Single by Kate Ceberano

from the album Pash
- Released: 1997
- Studio: Shabby Road (Valley Village, California)
- Genre: Pop
- Length: 3:36
- Label: Mushroom
- Songwriters: Kate Ceberano; Mark Goldenberg;
- Producer: Mark Goldenberg

Kate Ceberano singles chronology
| "Blue Box" (1996) | "Pash" (1997) | "Love Is Alive" (1998) |

= Pash (song) =

1997 single by Kate Ceberano

"Pash" is a pop song by Australian singer Kate Ceberano. It was released in 1997 as the first single from her sixth studio album of the same name. The track was co-written by Ceberano with the album's producer, Mark Goldenberg. In March 1998, it peaked at number 10 on the Australian ARIA Singles Chart and was certified gold by the Australian Recording Industry Association (ARIA) for shipment of 35,000 copies.
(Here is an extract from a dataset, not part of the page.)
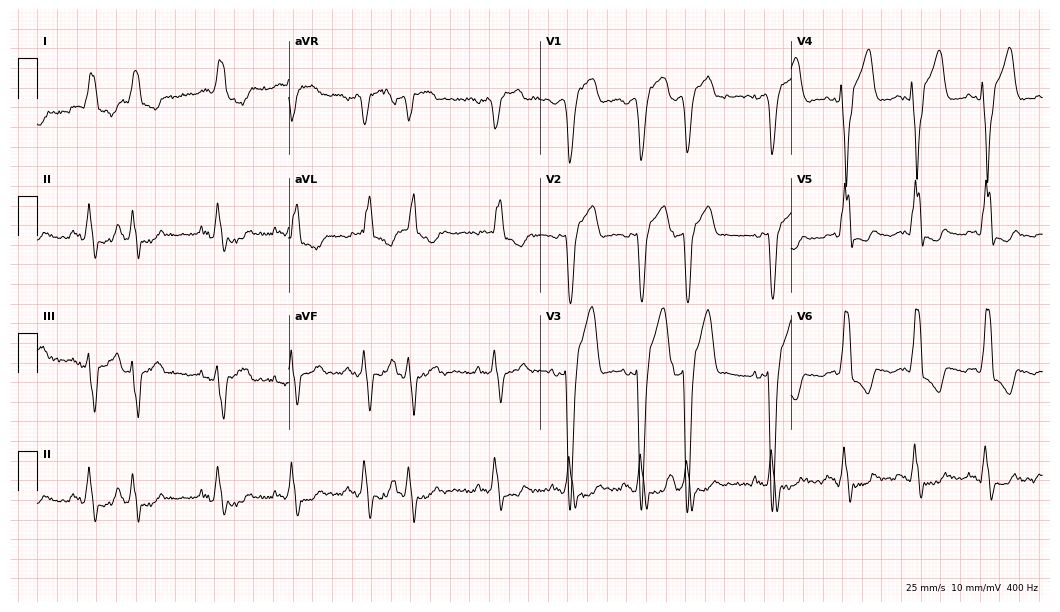
Resting 12-lead electrocardiogram. Patient: a woman, 84 years old. The tracing shows left bundle branch block.
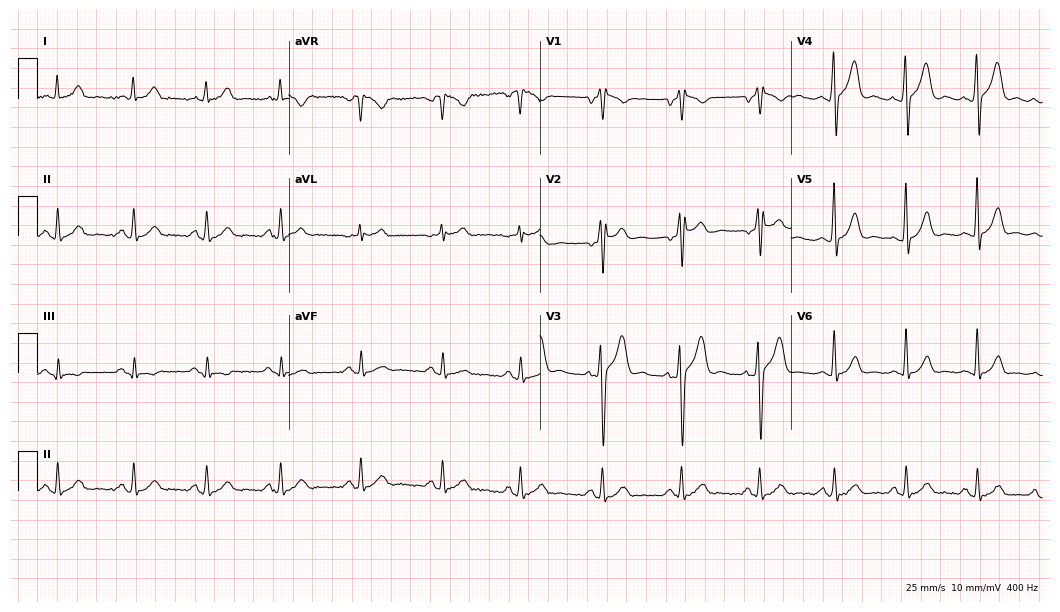
12-lead ECG (10.2-second recording at 400 Hz) from a man, 23 years old. Screened for six findings — first-degree AV block, right bundle branch block (RBBB), left bundle branch block (LBBB), sinus bradycardia, atrial fibrillation (AF), sinus tachycardia — none is recorded.

In New Zealand, it reached the top 40. At the ARIA Music Awards of 1998, Ceberano was nominated for Best Female Artist for "Pash". AllMusic's Jonathan Lewis reviewed the album and observed, "The '60s-influenced pop of the title track became her biggest hit since 'Bedroom Eyes'."

==Background==

Australian singer Kate Ceberano had started her solo career in 1987 after providing lead vocals for funk-pop, rock group I'm Talking (1983–1987). Ten years later she prepared material for her sixth studio album, Pash, which appeared in May 1998. It was produced by Mark Goldenberg for Mushroom Records and provided the title track as its lead single, which was issued in November 1997.
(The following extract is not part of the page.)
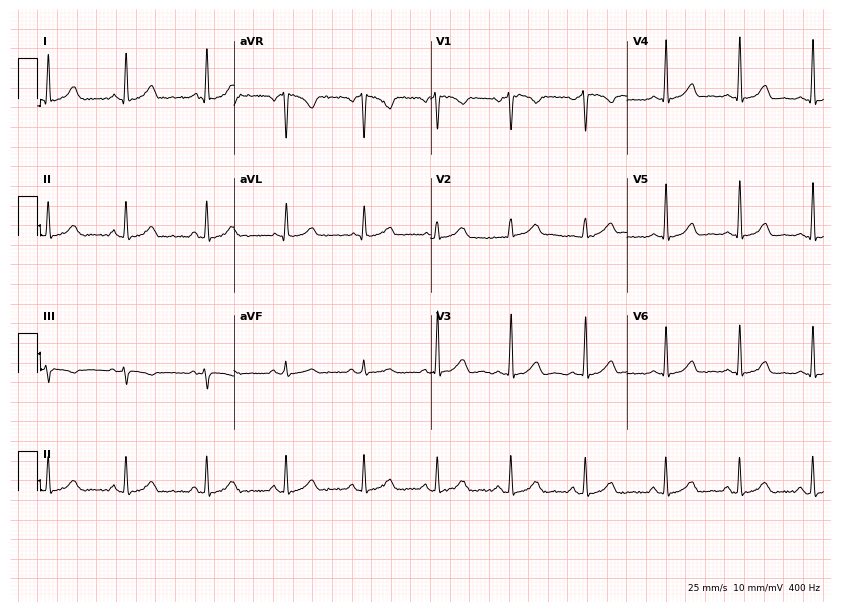
12-lead ECG from a 37-year-old woman. Labelled as a normal ECG.

"Pash" was co-written by Ceberano and Goldenberg and peaked at number 10 on the Australian ARIA Singles Chart. It spent twenty-one weeks on the Australian Singles Chart top 50 and was certified gold by the ARIA in March 1998 for shipment of 35,000 copies. On the New Zealand Singles Chart, it reached number 36.
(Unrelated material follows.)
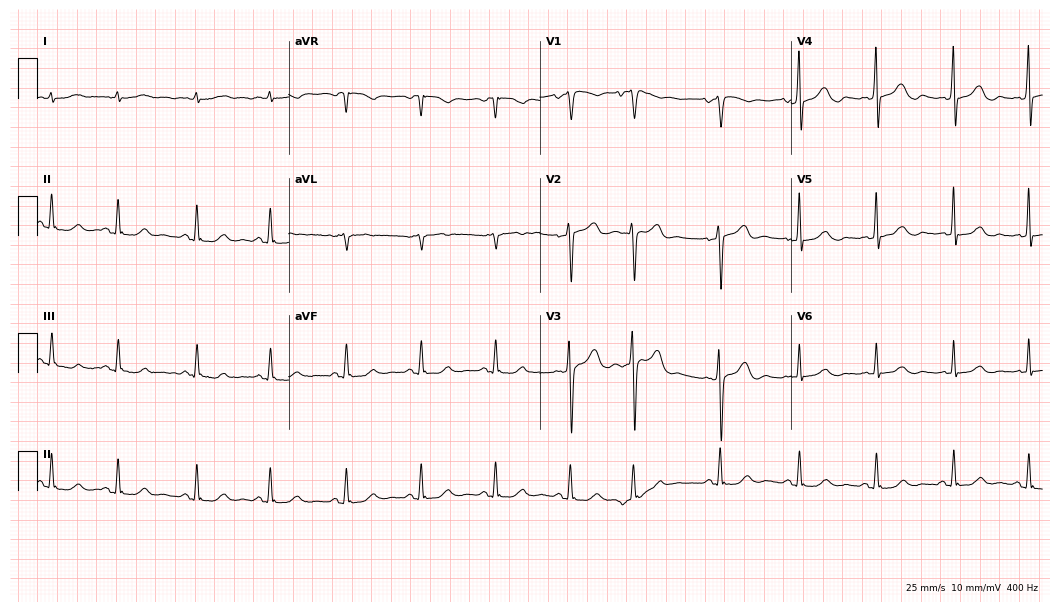
12-lead ECG from a 79-year-old female. Recorded interpretation: within normal limits.

In October 1998, "Pash" earned Ceberano her ninth nomination for an ARIA Award for Best Female Artist but she lost to Natalie Imbruglia. AllMusic's Jonathan Lewis observed, "The '60s-influenced pop of the title track became her biggest hit since 'Bedroom Eyes'."

==Track listing==

Australian maxi-CD single

1. "Pash" (radio edit) (Kate Ceberano, Mark Goldenberg)
2. "Helen" (Ceberano, Goldenberg)
3. "Pash" (karaoke kiss-along) (Ceberano, Goldenberg)

==Charts==

===Weekly charts===

| Chart (1997–1998) | Peak position |
|---|---|
| Australia (ARIA) | 10 |
| New Zealand (Recorded Music NZ) | 36 |

===Year-end charts===

| Chart (1998) | Position |
|---|---|
| Australia (ARIA) | 61 |

==Certifications==

| Region | Certification | Certified units/sales |
| Australia (ARIA) | Gold | 35,000^{^} |
^{^} Shipments figures based on certification alone.

==Cover versions==
- In 2015, Dorsal Fins covered the song for Triple J Like a Version - Volume 11.